Under state law, the Wisconsin Elections Commission must send letters to registered voters who have moved out of their municipality informing them they either have to re-register or, if there has been a mistake, send an enclosed postcard back.
After thirty days, if the postcard hasn’t been sent back or that voter hasn’t re-registered, then the Wisconsin Elections Commission deactivates their voter status, so they won’t be able to vote until they re-register. The Commission sent out about 234,000 letters this October, but has yet to deactivate any voters as a result of the mailing. Rick Esenberg, the President of the Wisconsin Institute for Law and Liberty, says this is a clear violation of state law.
“The law requires the Wisconsin Election Commission to send these notices and to deactivate the registration of people who have not returned the notice within thirty days,” says Esenberg. “Now, whether you think that’s overly harsh or a good idea or a bad idea really doesn’t matter. Administrative agencies don’t get to make the law. We have a system of separation of powers: the legislature makes the law and the executive carries the law out. And it must carry the law out whether or not it agrees with it.”
Esenberg says that if the legislature changes the law, then the state’s election commission should follow the new law.
The Commission’s current plan is to keep the status of all voters the same until April 2021, after the spring primary and fall general election. At the heart of commission’s defense is a concern about potential inaccuracies in a multi-state data system called “ERIC.”

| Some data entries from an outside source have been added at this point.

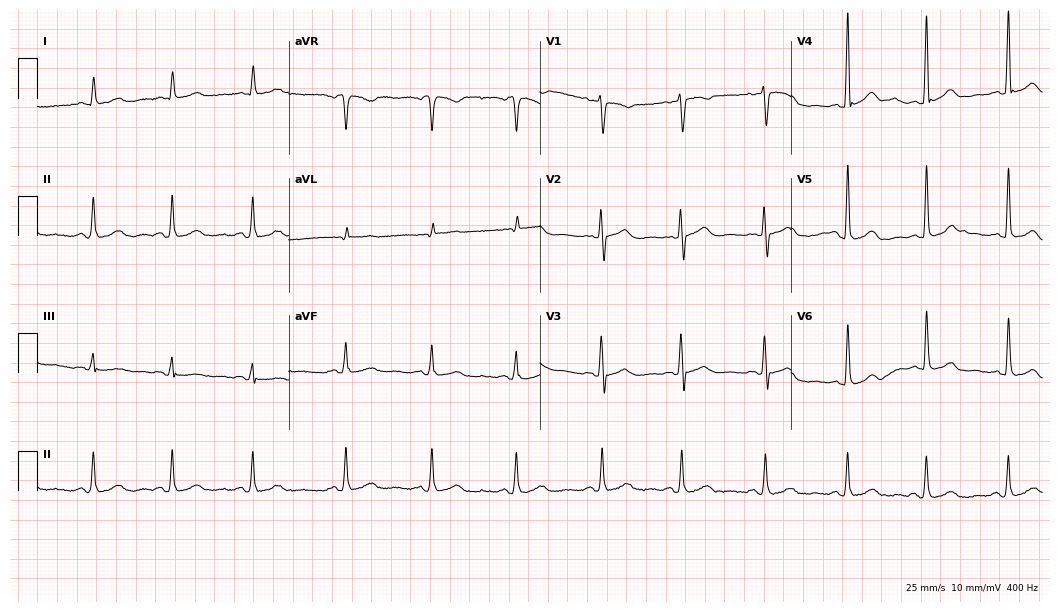
Electrocardiogram, a female patient, 50 years old. Overall reading on record: normal ECG.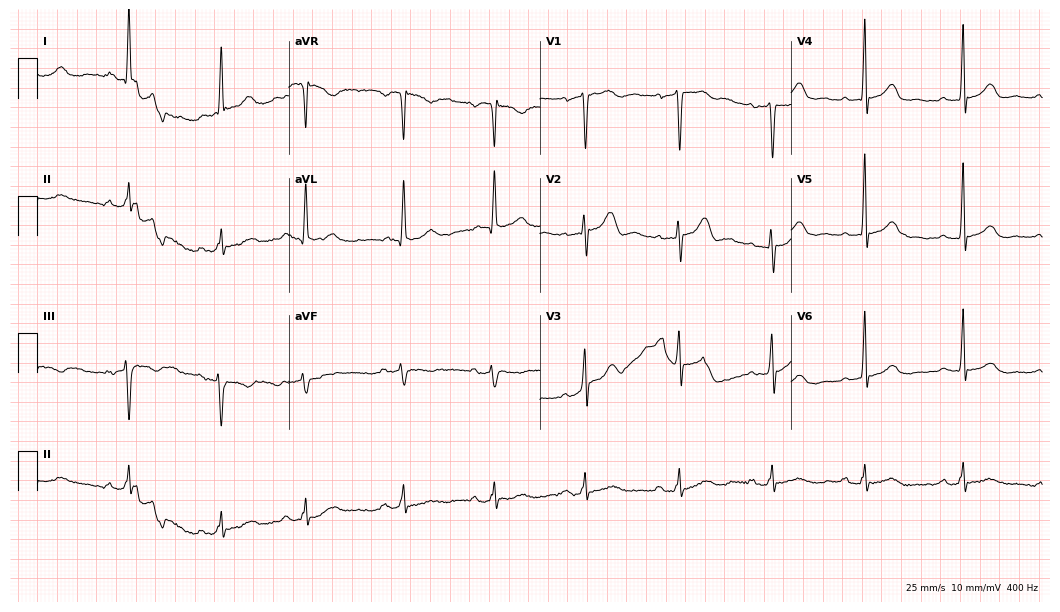
12-lead ECG (10.2-second recording at 400 Hz) from a 62-year-old male patient. Labelled as a normal ECG.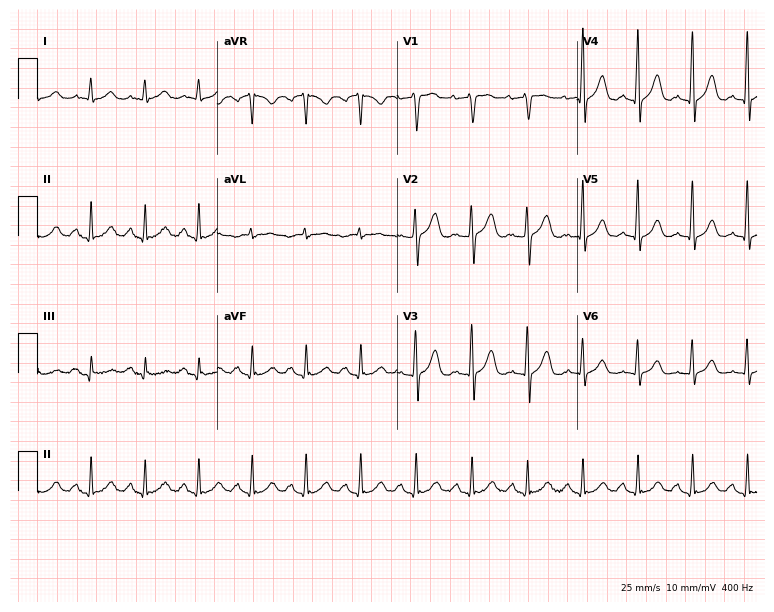
12-lead ECG from a 46-year-old male. Findings include sinus tachycardia (a sinus rate of 100 beats per minute or more).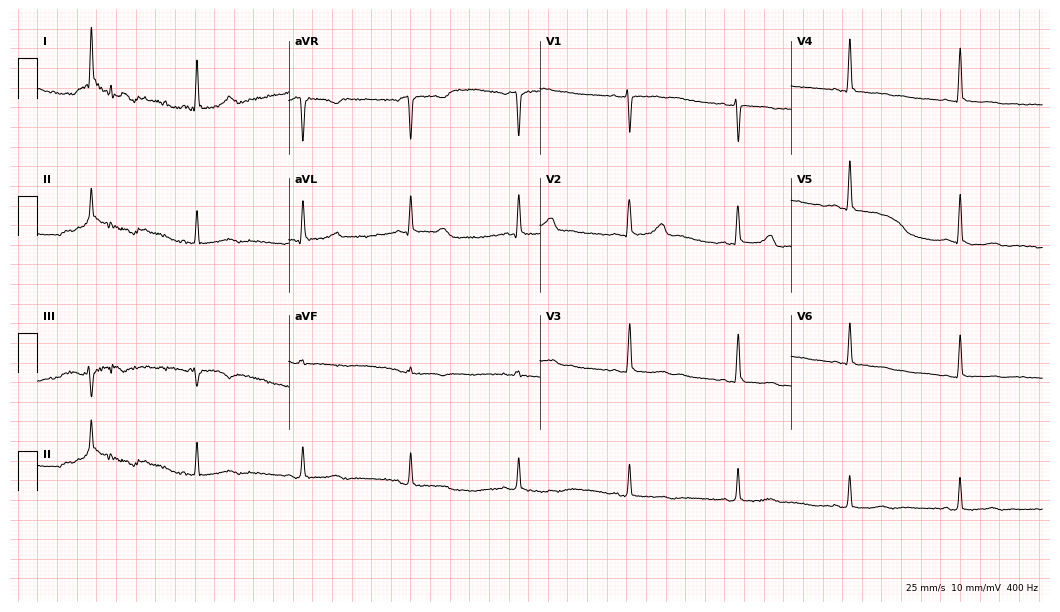
12-lead ECG (10.2-second recording at 400 Hz) from an 83-year-old woman. Screened for six findings — first-degree AV block, right bundle branch block, left bundle branch block, sinus bradycardia, atrial fibrillation, sinus tachycardia — none is recorded. Findings outside these six are not listed.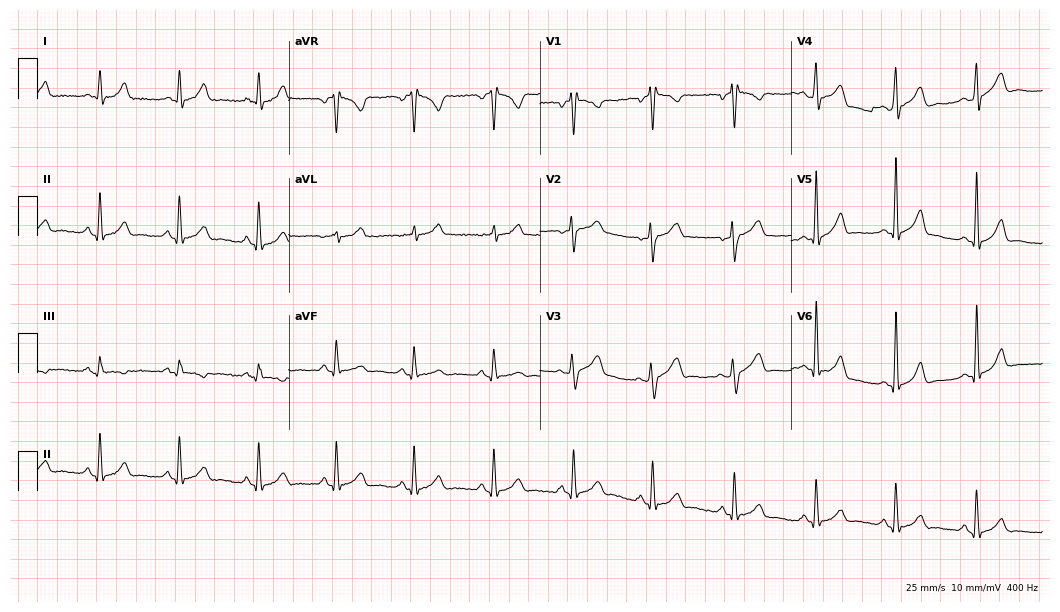
Standard 12-lead ECG recorded from a male patient, 42 years old (10.2-second recording at 400 Hz). Read as a normal ECG.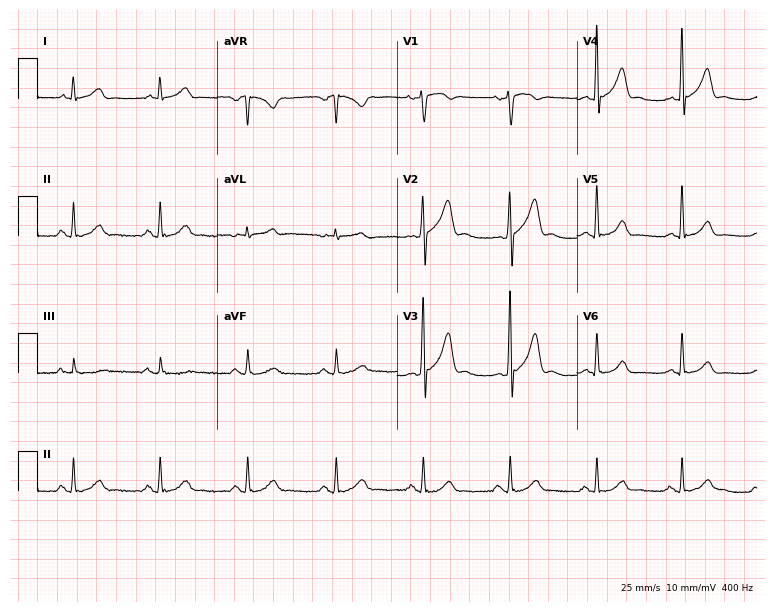
ECG — a male patient, 37 years old. Labelled as a normal ECG.

That’s short for the Electronic Information Registration Center, which is a system used by forty-six states and D.C. to track information about voter registration.

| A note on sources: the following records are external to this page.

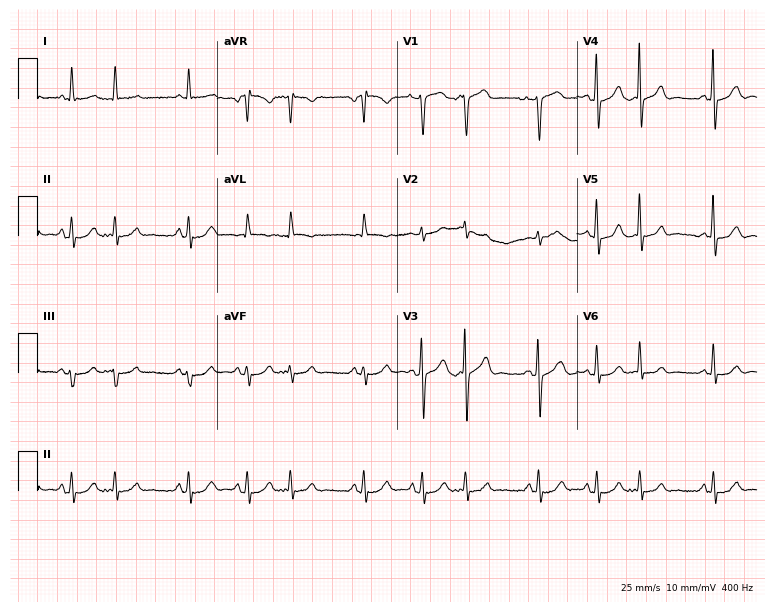
Electrocardiogram (7.3-second recording at 400 Hz), a male, 70 years old. Of the six screened findings (first-degree AV block, right bundle branch block (RBBB), left bundle branch block (LBBB), sinus bradycardia, atrial fibrillation (AF), sinus tachycardia), none is recorded. Other findings, if any, are not listed.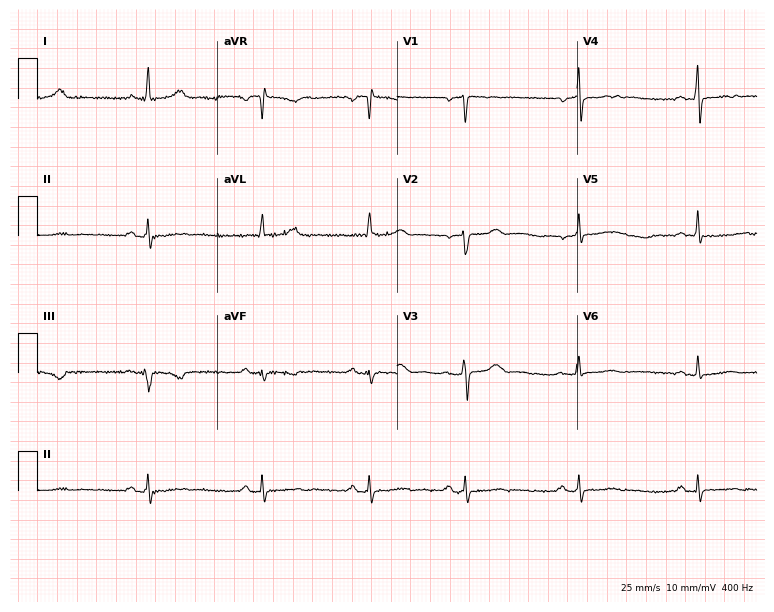
Resting 12-lead electrocardiogram. Patient: a woman, 49 years old. None of these six findings is recorded: first-degree AV block, right bundle branch block, left bundle branch block, sinus bradycardia, atrial fibrillation, sinus tachycardia.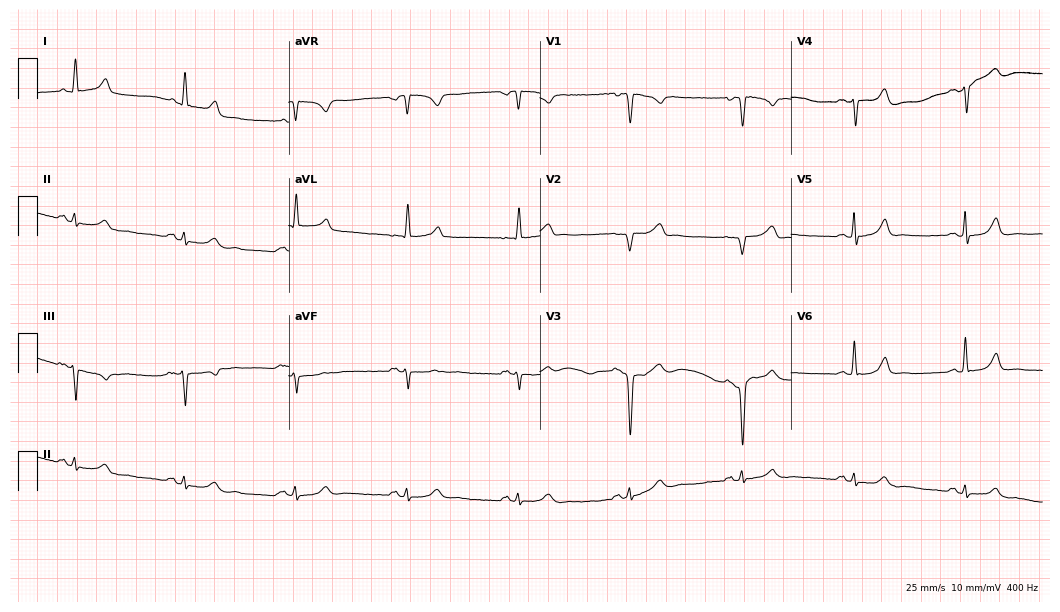
Electrocardiogram, a woman, 55 years old. Of the six screened findings (first-degree AV block, right bundle branch block, left bundle branch block, sinus bradycardia, atrial fibrillation, sinus tachycardia), none is recorded. Other findings, if any, are not listed.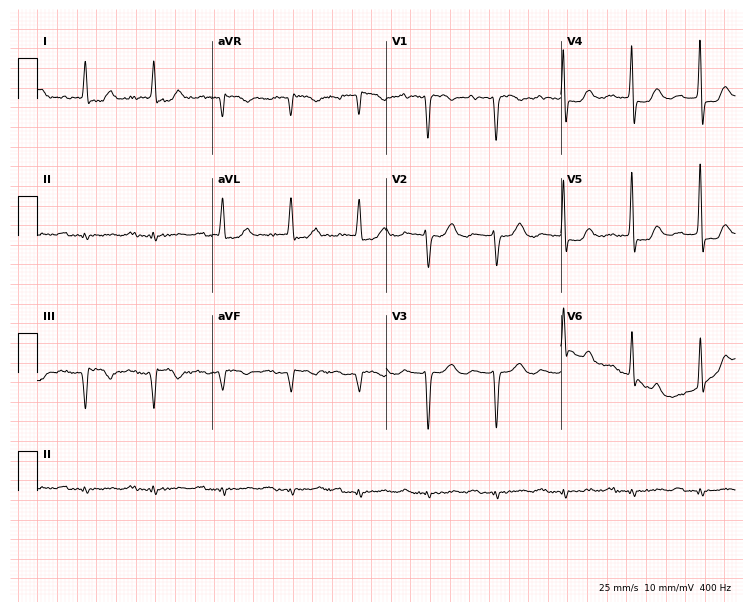
Electrocardiogram (7.1-second recording at 400 Hz), a woman, 84 years old. Of the six screened findings (first-degree AV block, right bundle branch block (RBBB), left bundle branch block (LBBB), sinus bradycardia, atrial fibrillation (AF), sinus tachycardia), none is recorded.

The Washington Post reported in 2017 that ERIC had inaccurately reported over five million registrations.
The Wisconsin election commission says that they had found errors in past ERIC data. They concluded that “at least 14% of the electors who appeared to have changed their voting residences had not, in fact, moved.”
Jon Sherman is the Senior Counsel for the Fair Elections Center, a national election reform group. He’s joined the lawsuit in defense of the Commission, and says the WEC isn’t violating state law because some of the data is inaccurate.

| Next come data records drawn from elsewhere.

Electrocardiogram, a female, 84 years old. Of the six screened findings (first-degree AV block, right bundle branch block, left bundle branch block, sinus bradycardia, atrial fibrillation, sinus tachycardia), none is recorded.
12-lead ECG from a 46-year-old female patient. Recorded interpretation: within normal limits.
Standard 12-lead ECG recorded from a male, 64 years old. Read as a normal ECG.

“Wisconsin law is clear that you can only remove a registered Wisconsin voter from the rolls if you have reliable information. That’s the phrase in the statute; reliable information that they have had a residential address change — that they’ve moved,” says Sherman. “The problem is the Electronic Registration Information Center collects data from DMV and other sources, and there’s a lot of inaccurate data in the Wisconsin DMV transaction records that ERIC relies upon. People put down addresses other than a residential address when they apply for, say, a commercial drivers’ license. People list workplace addresses, they list vacation home addresses, so this is not reliable information.”
Sherman says the threshold of proof for an address change should be higher and they are filing to dismiss the case.
In 2017, the Wisconsin Elections Commission sent a similar mailing to voters. After that mailing, the commission did deactivate over 300,000 potential voters who may have moved from the rolls.
State lawmakers have not yet said whether they will address this case directly or wait for the circuit court decision.A hearing for the lawsuit is scheduled for Thursday in Ozaukee County.
A spokesperson for the Wisconsin Elections Commission declined a request for comment, saying they don’t comment on active lawsuits.